● **EXERCISE INSTRUCTIONS**: Below this line are records; write out exactly the lines from the one containing "sample: Somatosensory cortex neuropil" through the one containing "sample: Cerebral cortex", with the pictures left out.

-- INPUT DATA follows --

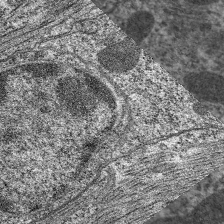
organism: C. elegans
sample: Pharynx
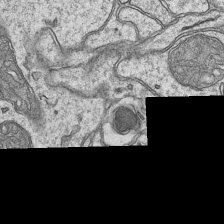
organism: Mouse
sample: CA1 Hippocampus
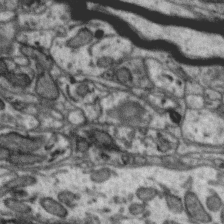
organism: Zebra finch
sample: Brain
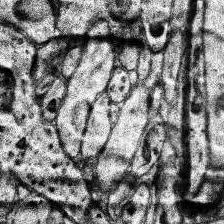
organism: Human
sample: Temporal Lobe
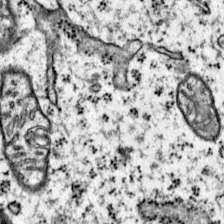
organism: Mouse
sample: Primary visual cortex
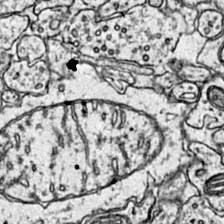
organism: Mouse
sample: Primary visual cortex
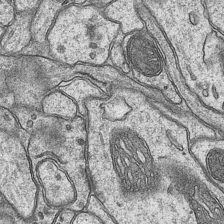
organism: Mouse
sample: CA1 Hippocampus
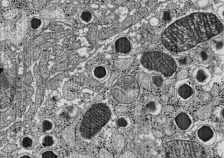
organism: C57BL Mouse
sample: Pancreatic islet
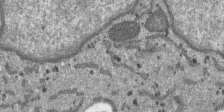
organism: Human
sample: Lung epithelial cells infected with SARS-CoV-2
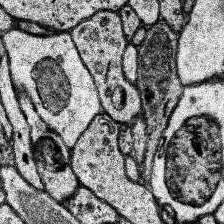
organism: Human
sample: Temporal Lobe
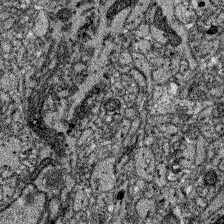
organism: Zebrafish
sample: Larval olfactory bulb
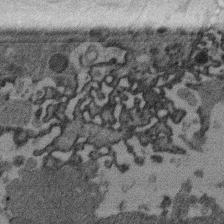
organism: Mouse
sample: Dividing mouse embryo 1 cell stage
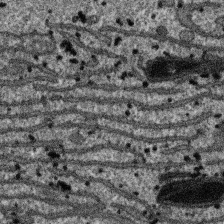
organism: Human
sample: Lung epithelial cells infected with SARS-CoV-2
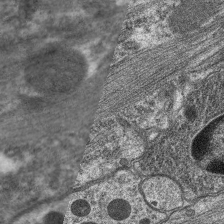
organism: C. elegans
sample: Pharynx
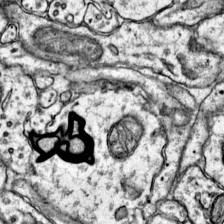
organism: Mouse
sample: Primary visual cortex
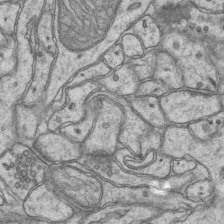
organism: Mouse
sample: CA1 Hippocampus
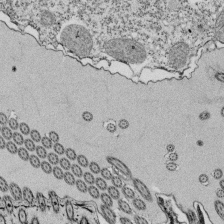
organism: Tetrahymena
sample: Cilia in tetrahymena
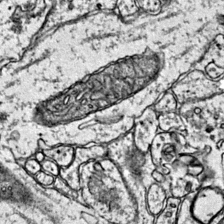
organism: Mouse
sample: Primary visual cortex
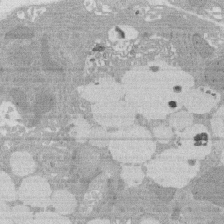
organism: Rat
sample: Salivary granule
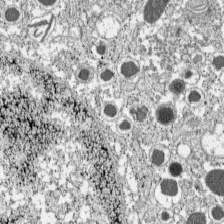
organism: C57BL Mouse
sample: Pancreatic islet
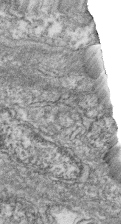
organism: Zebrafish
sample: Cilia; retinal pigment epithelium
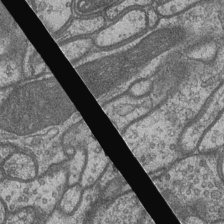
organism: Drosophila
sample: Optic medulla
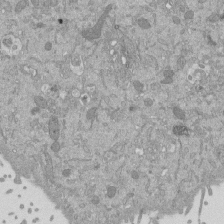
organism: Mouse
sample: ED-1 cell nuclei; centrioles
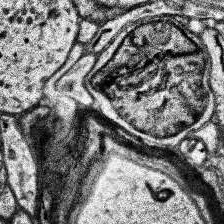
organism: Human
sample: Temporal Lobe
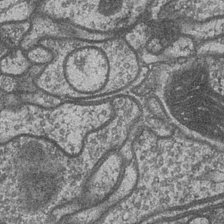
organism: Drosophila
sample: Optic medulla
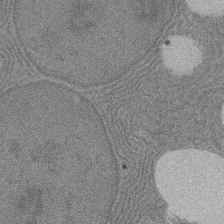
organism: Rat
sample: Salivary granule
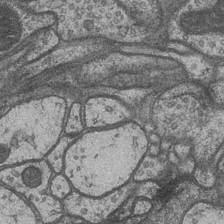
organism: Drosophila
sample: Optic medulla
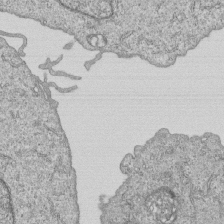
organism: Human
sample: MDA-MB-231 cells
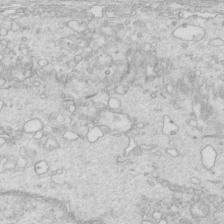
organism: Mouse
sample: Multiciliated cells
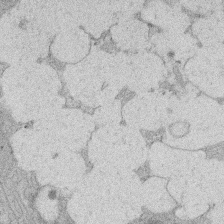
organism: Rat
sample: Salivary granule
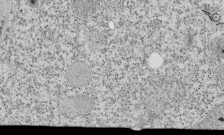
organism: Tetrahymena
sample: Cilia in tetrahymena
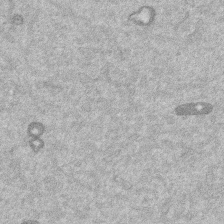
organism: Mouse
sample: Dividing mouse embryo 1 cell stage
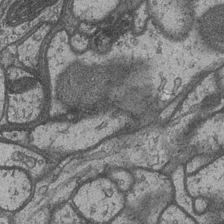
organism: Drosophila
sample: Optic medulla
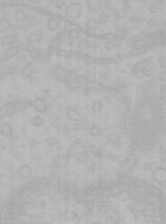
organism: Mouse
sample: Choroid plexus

-- INPUT DATA concluded --
-- INPUT DATA follows --

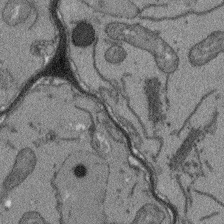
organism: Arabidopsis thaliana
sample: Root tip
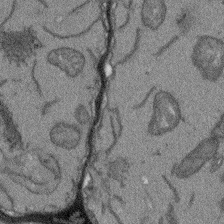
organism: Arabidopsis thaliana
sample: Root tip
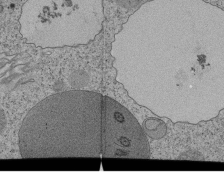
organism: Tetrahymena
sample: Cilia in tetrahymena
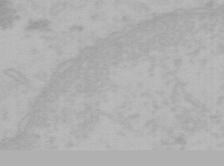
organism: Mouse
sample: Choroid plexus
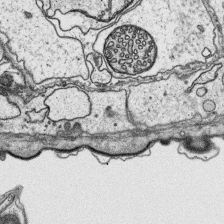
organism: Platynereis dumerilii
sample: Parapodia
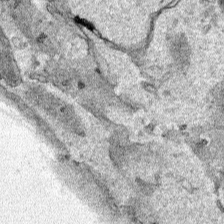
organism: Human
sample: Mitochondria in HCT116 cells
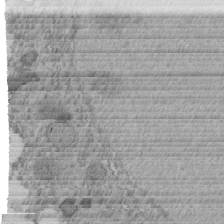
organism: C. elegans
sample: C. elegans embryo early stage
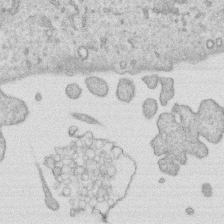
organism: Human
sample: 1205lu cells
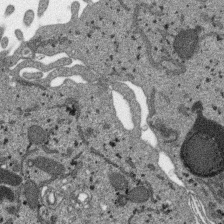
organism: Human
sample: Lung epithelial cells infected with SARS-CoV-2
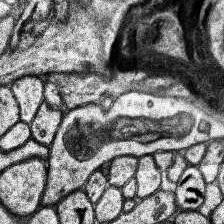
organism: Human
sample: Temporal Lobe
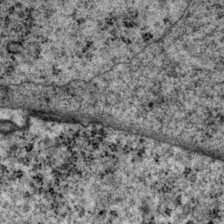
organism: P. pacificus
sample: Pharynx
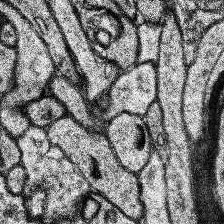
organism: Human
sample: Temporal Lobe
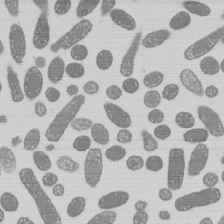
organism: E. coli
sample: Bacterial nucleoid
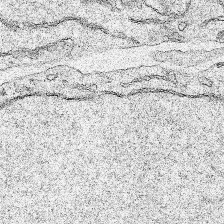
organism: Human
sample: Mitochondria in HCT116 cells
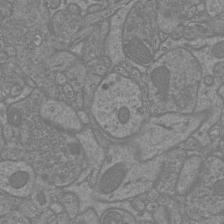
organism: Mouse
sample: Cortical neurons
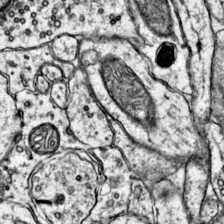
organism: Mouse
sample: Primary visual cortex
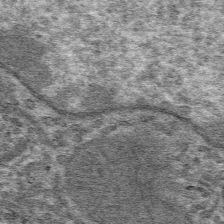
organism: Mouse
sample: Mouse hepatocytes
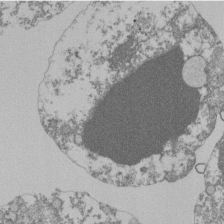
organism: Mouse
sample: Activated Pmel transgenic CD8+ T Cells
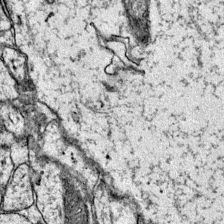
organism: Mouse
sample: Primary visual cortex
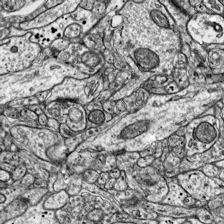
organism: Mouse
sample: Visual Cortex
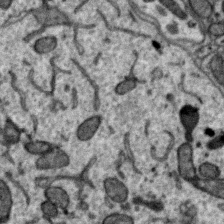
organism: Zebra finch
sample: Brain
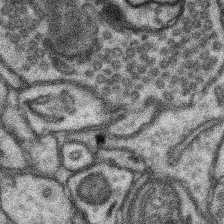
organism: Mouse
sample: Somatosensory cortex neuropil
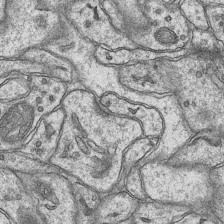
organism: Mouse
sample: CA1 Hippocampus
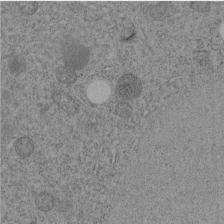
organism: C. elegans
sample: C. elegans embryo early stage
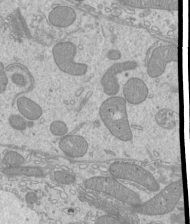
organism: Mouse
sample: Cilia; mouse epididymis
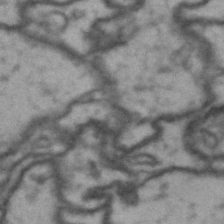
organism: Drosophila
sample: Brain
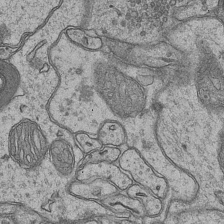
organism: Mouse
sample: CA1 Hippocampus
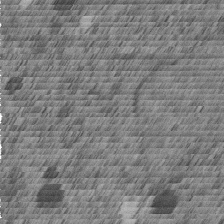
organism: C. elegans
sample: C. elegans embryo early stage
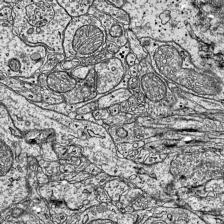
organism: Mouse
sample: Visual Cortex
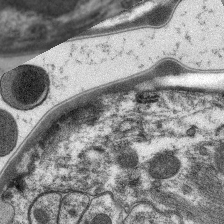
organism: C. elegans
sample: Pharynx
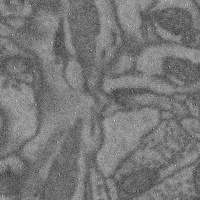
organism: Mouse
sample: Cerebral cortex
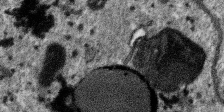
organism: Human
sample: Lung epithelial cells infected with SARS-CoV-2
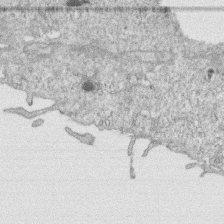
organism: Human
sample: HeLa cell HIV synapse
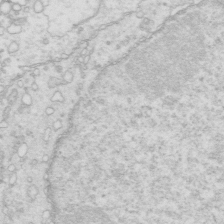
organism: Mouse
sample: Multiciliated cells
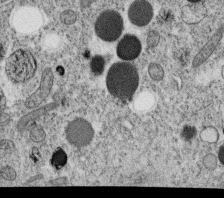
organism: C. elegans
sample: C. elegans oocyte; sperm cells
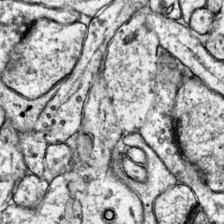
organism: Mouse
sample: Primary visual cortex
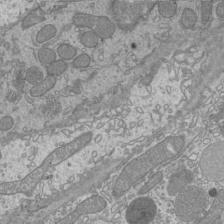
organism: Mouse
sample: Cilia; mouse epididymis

-- INPUT DATA concluded --

● **EXERCISE ANSWER**:
sample: Somatosensory cortex neuropil
organism: Mouse
sample: CA1 Hippocampus
organism: C. elegans
sample: C. elegans embryo early stage
organism: Mouse
sample: Cilia; mouse epididymis
organism: Drosophila
sample: Brain
organism: Mouse
sample: CA1 Hippocampus
organism: C. elegans
sample: C. elegans embryo early stage
organism: Mouse
sample: Visual Cortex
organism: C. elegans
sample: Pharynx
organism: Mouse
sample: Cerebral cortex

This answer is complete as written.